Recommended Read: Why an Autistic Woman Says You Should Stop Trying to Please Everyone

What would it be like to stop trying to please other people so often?
Photo by ActionVance.

How often do you do something you don't really want to do because you feel obligated to other people? Whether it's sticking around at a party when you really just want to go home or keeping quiet about some subject you think needs to be talked about, we all do it.

That's why we should all read this Vice article called Why You Should Stop Trying to Please Everyone, By Me, An Autistic Woman with Madeleine Ryan being the autistic woman who wrote it. She describes her experience as a person who is both autistic and antisocial, just doing whatever the heck seems right to her without trying to balance and account for everyone's feelings.

Basically, as she puts it, "By virtue of being autistic, I’m highly likely to find myself inconveniencing people with the truth."

I am partially horrified and partially inspired.

The horror comes from the fact that, if we want to have friendship and community, we have to consider the feelings of others. Caring about someone else and their feelings is kind of a core principle of being in a relationship. This means thinking about who is around when you bring up someone's drug problem and going to their wedding or art opening, smiling, and saying nice things, even if you are bored out of your mind.
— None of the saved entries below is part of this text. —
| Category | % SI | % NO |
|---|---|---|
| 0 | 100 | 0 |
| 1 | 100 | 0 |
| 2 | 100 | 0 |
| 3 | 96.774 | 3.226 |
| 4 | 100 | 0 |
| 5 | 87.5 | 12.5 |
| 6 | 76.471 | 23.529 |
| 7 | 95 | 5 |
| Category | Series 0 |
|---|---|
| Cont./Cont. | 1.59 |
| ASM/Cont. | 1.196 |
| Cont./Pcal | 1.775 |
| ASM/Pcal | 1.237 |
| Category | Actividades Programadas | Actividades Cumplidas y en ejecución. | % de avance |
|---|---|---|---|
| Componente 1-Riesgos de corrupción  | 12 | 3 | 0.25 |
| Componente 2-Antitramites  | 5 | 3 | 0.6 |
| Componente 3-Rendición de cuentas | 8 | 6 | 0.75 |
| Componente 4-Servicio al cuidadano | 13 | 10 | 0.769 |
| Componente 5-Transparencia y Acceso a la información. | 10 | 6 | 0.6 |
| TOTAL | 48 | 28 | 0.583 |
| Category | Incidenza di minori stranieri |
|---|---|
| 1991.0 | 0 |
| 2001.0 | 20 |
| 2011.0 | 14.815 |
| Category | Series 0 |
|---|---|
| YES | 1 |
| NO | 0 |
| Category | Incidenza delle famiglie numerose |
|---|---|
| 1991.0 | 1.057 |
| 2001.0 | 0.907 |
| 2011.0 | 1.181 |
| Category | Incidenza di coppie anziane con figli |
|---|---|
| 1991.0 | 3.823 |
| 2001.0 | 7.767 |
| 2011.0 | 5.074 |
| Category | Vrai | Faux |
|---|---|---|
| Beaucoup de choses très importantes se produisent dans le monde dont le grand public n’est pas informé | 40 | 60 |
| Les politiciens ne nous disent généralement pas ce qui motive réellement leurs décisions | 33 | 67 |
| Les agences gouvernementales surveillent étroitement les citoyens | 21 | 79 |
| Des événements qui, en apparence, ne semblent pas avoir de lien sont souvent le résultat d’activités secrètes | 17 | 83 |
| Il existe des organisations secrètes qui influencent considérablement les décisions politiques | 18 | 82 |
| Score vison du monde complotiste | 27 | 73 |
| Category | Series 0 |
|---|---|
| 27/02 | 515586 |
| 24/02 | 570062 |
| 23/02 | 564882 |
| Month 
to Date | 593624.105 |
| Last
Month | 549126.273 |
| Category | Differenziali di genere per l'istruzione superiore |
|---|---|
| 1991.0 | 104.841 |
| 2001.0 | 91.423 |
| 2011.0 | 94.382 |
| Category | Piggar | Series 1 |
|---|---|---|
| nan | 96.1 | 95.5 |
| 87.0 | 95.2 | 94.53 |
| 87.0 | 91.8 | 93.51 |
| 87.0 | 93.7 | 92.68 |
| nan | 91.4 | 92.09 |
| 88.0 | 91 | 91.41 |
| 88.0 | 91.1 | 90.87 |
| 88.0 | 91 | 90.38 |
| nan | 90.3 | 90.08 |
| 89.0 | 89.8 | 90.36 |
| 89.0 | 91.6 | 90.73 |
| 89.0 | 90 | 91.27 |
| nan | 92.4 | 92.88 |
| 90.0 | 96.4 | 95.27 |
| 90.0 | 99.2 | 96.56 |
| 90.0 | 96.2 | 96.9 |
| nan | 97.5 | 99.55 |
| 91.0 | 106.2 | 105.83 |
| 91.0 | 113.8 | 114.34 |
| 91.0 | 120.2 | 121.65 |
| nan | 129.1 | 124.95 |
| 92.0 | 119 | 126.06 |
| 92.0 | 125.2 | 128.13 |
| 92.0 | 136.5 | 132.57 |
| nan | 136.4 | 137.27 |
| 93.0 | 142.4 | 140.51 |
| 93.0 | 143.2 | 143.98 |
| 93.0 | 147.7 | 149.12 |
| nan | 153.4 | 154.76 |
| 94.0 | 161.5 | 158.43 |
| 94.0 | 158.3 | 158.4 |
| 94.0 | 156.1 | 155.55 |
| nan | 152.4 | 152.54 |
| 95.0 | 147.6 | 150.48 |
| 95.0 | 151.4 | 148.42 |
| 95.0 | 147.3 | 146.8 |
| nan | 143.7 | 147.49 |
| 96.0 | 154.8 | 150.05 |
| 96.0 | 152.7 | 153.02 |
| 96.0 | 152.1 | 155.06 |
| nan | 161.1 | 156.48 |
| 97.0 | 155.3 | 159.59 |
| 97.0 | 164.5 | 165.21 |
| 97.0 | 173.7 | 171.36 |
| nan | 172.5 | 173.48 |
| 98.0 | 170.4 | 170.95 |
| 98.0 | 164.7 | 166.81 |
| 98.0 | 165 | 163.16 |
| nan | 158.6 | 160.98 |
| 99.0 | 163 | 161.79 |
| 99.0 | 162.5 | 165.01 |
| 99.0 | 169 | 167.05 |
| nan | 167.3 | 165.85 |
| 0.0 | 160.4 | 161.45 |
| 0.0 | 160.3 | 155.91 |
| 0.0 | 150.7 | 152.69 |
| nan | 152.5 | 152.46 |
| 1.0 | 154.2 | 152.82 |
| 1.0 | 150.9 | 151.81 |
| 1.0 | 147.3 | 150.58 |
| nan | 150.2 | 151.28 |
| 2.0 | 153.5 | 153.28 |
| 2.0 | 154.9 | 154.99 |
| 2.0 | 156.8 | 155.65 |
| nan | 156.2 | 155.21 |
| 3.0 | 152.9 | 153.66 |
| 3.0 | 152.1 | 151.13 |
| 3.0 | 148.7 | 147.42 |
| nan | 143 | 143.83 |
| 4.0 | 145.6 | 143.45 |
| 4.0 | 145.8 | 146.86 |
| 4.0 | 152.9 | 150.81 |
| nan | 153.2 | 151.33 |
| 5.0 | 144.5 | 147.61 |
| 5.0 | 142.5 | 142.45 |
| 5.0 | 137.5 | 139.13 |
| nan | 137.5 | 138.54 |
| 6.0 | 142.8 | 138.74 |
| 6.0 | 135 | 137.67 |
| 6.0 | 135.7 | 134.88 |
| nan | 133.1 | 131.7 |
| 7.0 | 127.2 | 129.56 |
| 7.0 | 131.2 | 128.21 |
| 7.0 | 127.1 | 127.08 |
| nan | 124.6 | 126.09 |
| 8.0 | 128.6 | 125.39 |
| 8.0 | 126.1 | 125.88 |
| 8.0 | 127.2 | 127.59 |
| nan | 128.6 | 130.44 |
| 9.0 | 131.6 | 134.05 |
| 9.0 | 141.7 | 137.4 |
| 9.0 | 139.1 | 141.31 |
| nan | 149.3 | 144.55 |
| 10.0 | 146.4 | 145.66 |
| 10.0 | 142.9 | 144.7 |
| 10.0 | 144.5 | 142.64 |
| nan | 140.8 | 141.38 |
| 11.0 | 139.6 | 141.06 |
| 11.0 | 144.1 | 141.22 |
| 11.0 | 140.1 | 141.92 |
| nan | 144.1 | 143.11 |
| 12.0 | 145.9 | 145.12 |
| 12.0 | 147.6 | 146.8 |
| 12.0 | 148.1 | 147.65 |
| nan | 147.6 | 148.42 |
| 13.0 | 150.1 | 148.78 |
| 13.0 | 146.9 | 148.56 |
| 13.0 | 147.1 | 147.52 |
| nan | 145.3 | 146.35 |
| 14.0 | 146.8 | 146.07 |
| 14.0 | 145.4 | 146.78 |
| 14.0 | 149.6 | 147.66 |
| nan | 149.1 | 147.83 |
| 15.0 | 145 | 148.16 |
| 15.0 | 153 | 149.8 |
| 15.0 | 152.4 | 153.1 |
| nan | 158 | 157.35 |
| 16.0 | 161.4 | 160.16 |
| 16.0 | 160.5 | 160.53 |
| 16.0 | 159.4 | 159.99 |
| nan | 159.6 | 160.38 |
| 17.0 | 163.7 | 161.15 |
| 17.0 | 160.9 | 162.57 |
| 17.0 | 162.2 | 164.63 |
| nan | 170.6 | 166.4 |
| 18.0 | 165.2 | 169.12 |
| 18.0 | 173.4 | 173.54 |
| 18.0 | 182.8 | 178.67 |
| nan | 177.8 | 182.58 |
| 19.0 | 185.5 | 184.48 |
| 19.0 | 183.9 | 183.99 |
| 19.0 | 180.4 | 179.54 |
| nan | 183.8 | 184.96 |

Truly doing whatever you want, whenever you want, no matter who is around, is selfish and breaks a community apart pretty quickly.

To be clear, I am not horrified at her - she is welcome to do whatever she wants and seems very aware of the consequences of potentially alienating everyone in her life and is fine with it. She can go forth and live her life. I am just horrified to think of doing that myself. I am not antisocial. I need community and friendship and love.

The inspiration, on the other hand, comes from that low-level release of obligation that might make it easier for me to honour my own needs. Sometimes, for example, I have no problem leaving a party when I'm tired or just feeling done, while other times I sit in a circle of people who are idly chatting, dying of sleepiness, and can't bring myself to say goodbye.

This is where she makes a very good point: "Socializing when you’d rather not means missing out on an opportunity to care for and get to know yourself. And the relationship that you have with yourself is the longest lasting, till-death-do-you-part relationship that you’re ever going to have."